Oh for God sakes. No more, please. It’s just a model. No models are true; none are not even false. The point null is a super important platonic abstract. It says, “there is a conservation or an invariance here.” What could be so insulting about that?

By: Marius

Marius — Wed, 11 Sep 2019 01:11:34 +0000

I’m not necessarily a fan of Bayes factors, but even as a non-expert I feel like I can spot some issues in the discussion of them in that post.
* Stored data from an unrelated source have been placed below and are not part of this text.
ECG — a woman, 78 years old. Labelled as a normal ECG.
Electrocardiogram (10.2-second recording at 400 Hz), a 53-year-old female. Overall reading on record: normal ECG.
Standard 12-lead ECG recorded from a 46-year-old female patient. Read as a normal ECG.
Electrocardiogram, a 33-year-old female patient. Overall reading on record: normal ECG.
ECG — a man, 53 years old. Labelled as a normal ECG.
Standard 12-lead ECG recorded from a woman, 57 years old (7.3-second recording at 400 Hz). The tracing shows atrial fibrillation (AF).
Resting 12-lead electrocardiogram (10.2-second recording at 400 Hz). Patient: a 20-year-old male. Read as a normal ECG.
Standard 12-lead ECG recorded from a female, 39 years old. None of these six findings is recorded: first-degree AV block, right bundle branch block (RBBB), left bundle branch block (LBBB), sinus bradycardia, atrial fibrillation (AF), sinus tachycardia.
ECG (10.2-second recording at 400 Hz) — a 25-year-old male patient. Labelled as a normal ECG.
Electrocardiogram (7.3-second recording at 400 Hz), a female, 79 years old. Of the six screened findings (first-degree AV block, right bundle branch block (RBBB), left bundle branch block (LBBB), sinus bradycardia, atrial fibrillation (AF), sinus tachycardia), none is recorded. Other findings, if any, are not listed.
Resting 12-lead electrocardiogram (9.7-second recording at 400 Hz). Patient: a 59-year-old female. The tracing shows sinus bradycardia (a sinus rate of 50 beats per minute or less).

The way Bayes factors are used in the post has a lot of the same issues as NHST, where instead of proposing a specific alternative hypothesis about the effect size, you basically just have a hypothesis “X makes Y increase”, with no real specificity about how big that increase is. If Milton’s theory is so vague that the best you can do is use a uniform prior that gives the same weight to modest increases of 1% and absolutely huge increases of 10% in unemployment, maybe the problem is with the theory and not the analysis method.